Plasmodium falciparum diversity has been analysed in two Senegalese villages with different transmission conditions and distinct kinetics of immunity acquisition. A very large allelic polymorphism was observed in both villages, with a similar number of alleles but quite distinct allelic frequencies, indicating a substantial micro-geographical heterogeneity of malaria parasite populations. In addition, the molecular characteristics of the infections differed in both villages. As in most endemic areas, many infected subjects carry multiple parasite clones. In Dielmo, the number of distinct clones hosted decreases at the age of acquisition of an efficient immunity. There was no influence of age on the number of clones hosted in Ndiop where adults experience clinical attacks. This indicates that complexity reflects acquired immunity. The precise longitudinal follow-up of parasitaemia, clinical signs and parasite genetic characteristics showed a rapid turn over of parasite populations in the peripheral blood during the transmission season, suggesting that immunity does not prevent infection but restricts multiplication of numerous genotypes at the erythrocytic stage. Clinical malaria occurs after a rapid, apparently unrestricted growth of recently inoculated parasites. The successive clinical attacks experienced by children are associated with genotypes different for each attack and different from those that the child carried during preceding asymptomatic phases. These data indicate that parasite diversity contributes to the pathology of infection and that control of parasite density, which is at least in part strain-specific, is an essential element of protection against malaria clinical attacks.
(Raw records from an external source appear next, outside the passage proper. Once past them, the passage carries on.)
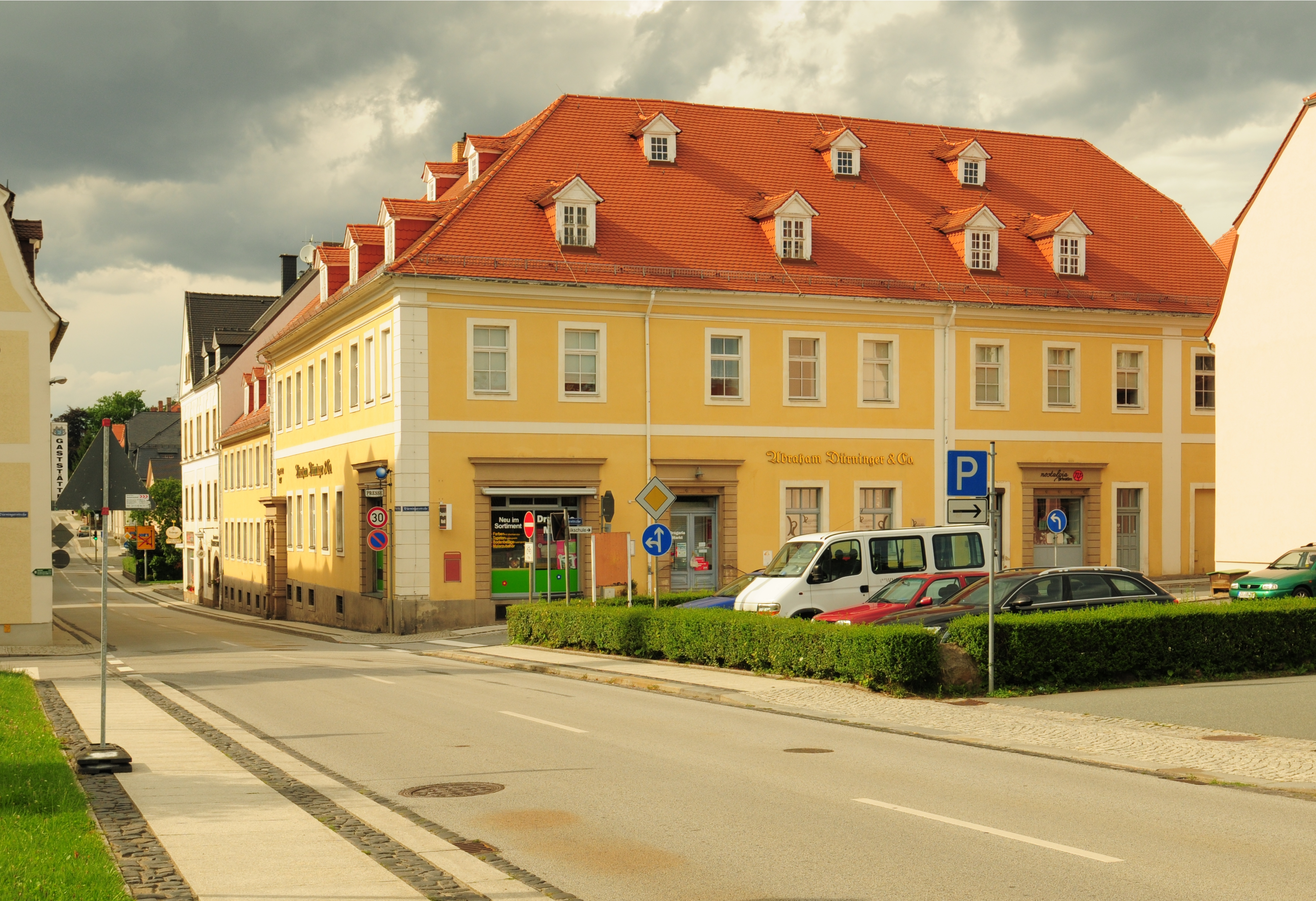 Herrnhut, Stammhaus Abraham Duerninger & Co. (Landkreis Görlitz, Sachsen, Deutschland)
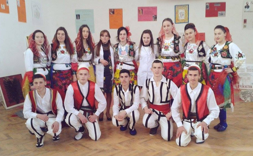 Kostume popullore vajzash dhe djemsh te krahines se Tropojes, te veshur nga nxenesit e shkolles "Ali Iber Neza" Tropoje e Vjeter
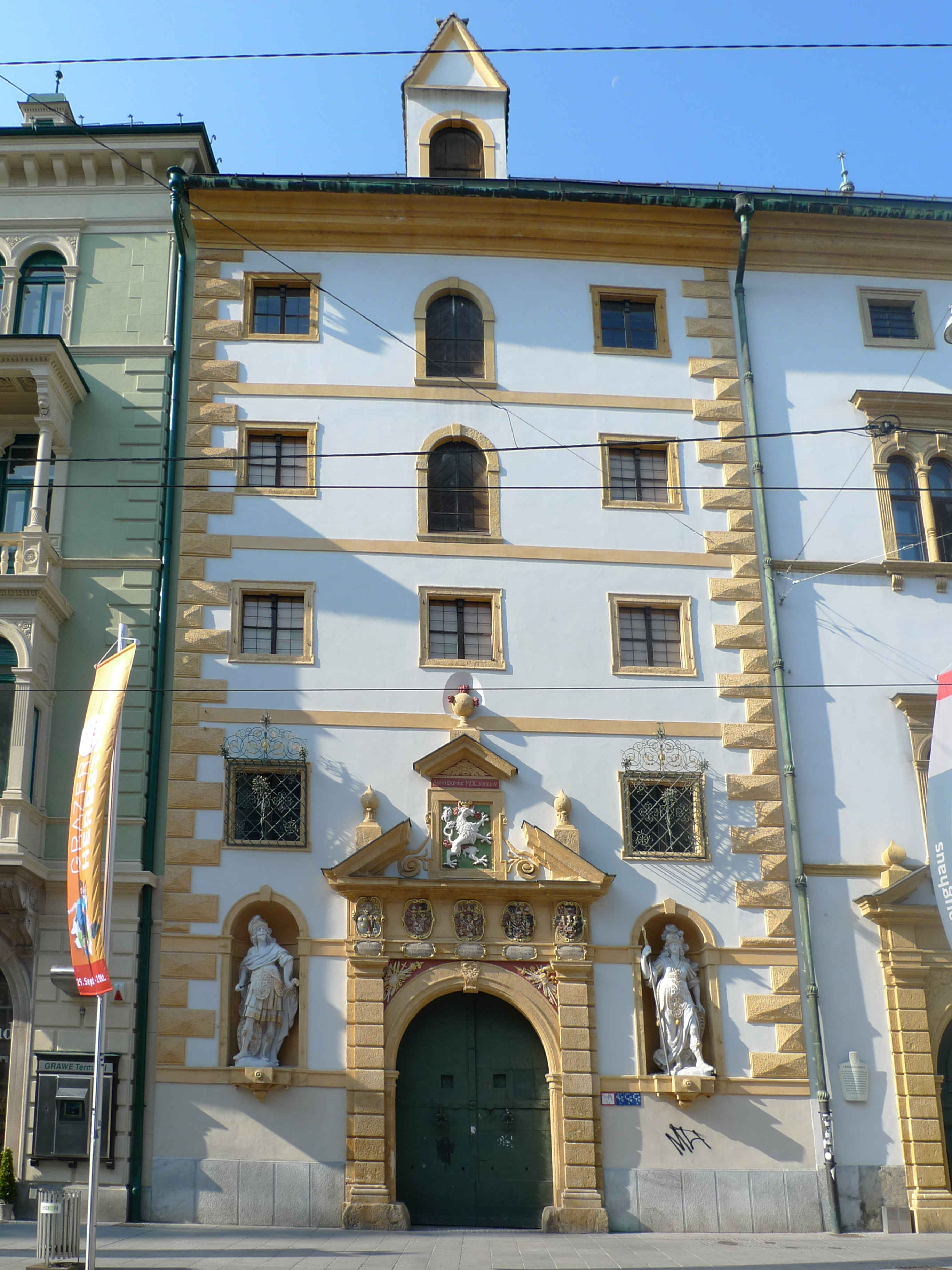 Landeszeughaus

Premunition in Plasmodium falciparum infection: insights from the epidemiology of multiple infections

Epidemiological studies of multiple clone infections by Plasmodium falciparum in highly endemic areas have demonstrated age dependence in both the multiplicity of infection and the relationships between this multiplicity and the risk of acute illness. We hypothesize that, in infants, host defence against blood-stage infections with P. falciparum relies mainly on fever and cytokine activities, and the infections are of short duration. In older children, a high multiplicity of infection is characteristic of low-level chronic parasitaemia. This appears to confer cross-protection against newly inoculated parasites, via partially genotype-specific responses which are short-term, lasting little longer than the infections themselves. This has important implications for our understanding of immunity against P. falciparum, its ecological niche, and the epidemiological impact of interventions against it.

Age dependence of the multiplicity of Plasmodium falciparum infections and of other malariological indices in an area of high endemicity

The relationship between age and various malariological indices in the Kilombero valley of Tanzania were examined by compiling data from 6 different community studies carried out between 1989 and 1996. The rate of acquisition of Plasmodium falciparum infection was highest in children 1-5 years of age, while recovery rates were lowest between the first birthday and early adolescence. As a result, peak prevalence was reached in 3-5 years old children. However, the prevalence of clinical malaria (estimated from the excess risk of axillary temperatures > or = 37.5 degrees C attributable to parasitaemia) was highest in children under one year of age. The peak in multiplicity of infection (identified by polymerase chain reaction-restriction fragment length polymorphism of the msp2 locus) occurred in 3-7 years old children. There was a significant correlation between parasite density and multiplicity of infection in infants and young children (1-2 years of age) but not in older individuals.